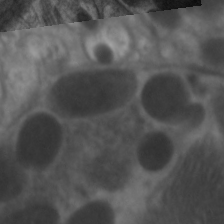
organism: C. elegans
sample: Pharynx
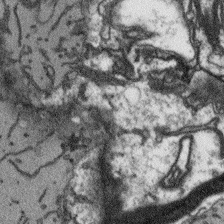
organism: Arabidopsis thaliana
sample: Root tip
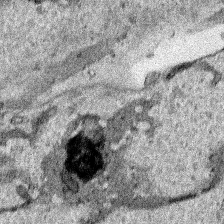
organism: Human
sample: Mitochondria in HCT116 cells
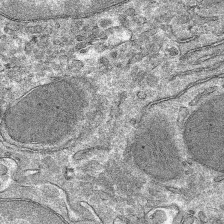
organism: Mouse
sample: Mouse hepatocytes
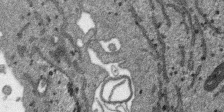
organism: Human
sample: Lung epithelial cells infected with SARS-CoV-2
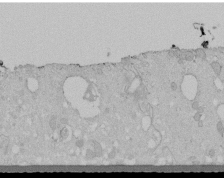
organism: Human
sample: Melanocyte Keratinocyte synapse skin construct
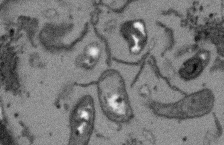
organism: Arabidopsis thaliana
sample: Root tip
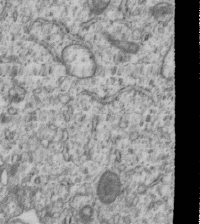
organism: Human
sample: MDA-MB-231 cells
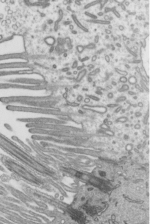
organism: Mouse
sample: Mouse epididymis efferent ductule cilia
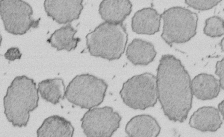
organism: E. coli
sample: Bacterial nucleoid
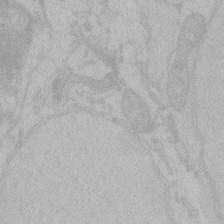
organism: Zebrafish
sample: Macrophage infected with Toxoplasma gondii
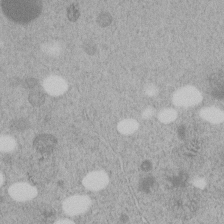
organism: C. elegans
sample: C. elegans embryo early stage
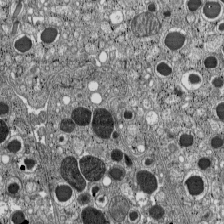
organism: C57BL Mouse
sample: Pancreatic islet
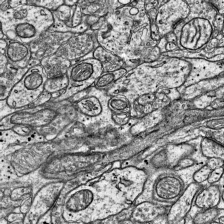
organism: Mouse
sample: Visual Cortex
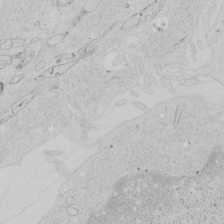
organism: Human
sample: Mitochondria in HCT116 cells
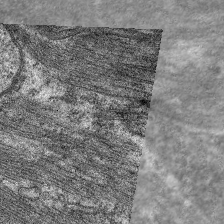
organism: C. elegans
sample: Pharynx
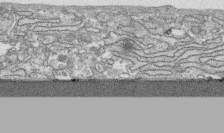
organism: Human
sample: CRL-1474
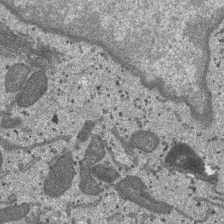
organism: Human
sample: Lung epithelial cells infected with SARS-CoV-2
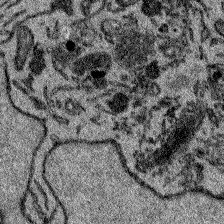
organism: Zebrafish
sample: Larval olfactory bulb
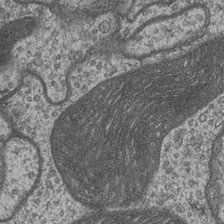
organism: Drosophila
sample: Optic medulla
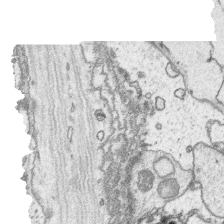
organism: Platynereis dumerilii
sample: Parapodia
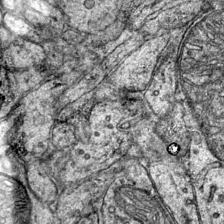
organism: Mouse
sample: Primary visual cortex
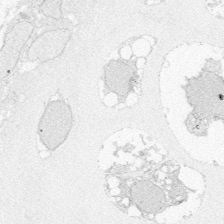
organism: Zebrafish
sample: Whole-Brain
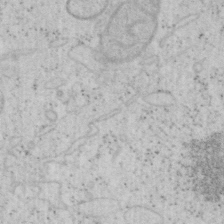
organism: Human
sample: HeLa cells
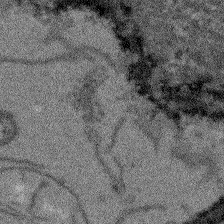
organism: Arabidopsis thaliana
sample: Root tip
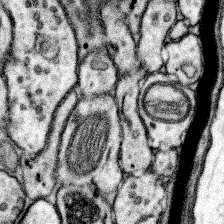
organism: Mouse
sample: Somatosensory cortex neuropil
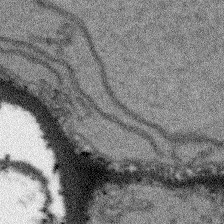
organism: Arabidopsis thaliana
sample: Root tip
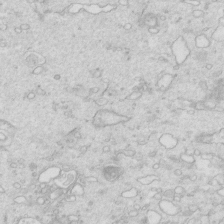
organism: Mouse
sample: Multiciliated cells
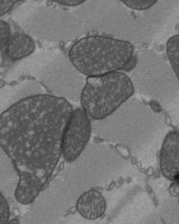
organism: C57BL Mouse
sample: Heart
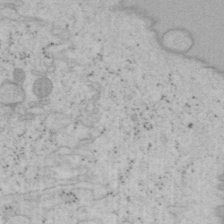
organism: Human
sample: HeLa cells
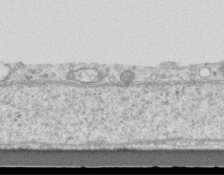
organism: Mouse
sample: Centriole in ependymal cells
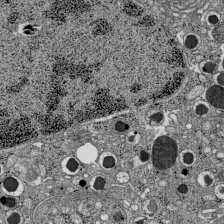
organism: C57BL Mouse
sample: Pancreatic islet
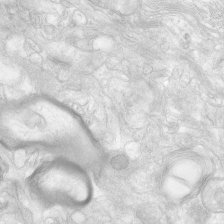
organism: Human
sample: Neocortex
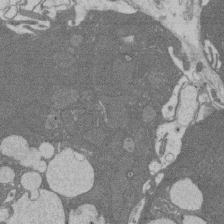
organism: Rat
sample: Salivary granule

§ Assignment
Every line from the one containing "sample: Centriole in ependymal cells" to the final line of the records should be duplicated exactly; no picture is to be copied.

§ Exercise result
sample: Centriole in ependymal cells
organism: C57BL Mouse
sample: Pancreatic islet
organism: Human
sample: Neocortex
organism: Rat
sample: Salivary granule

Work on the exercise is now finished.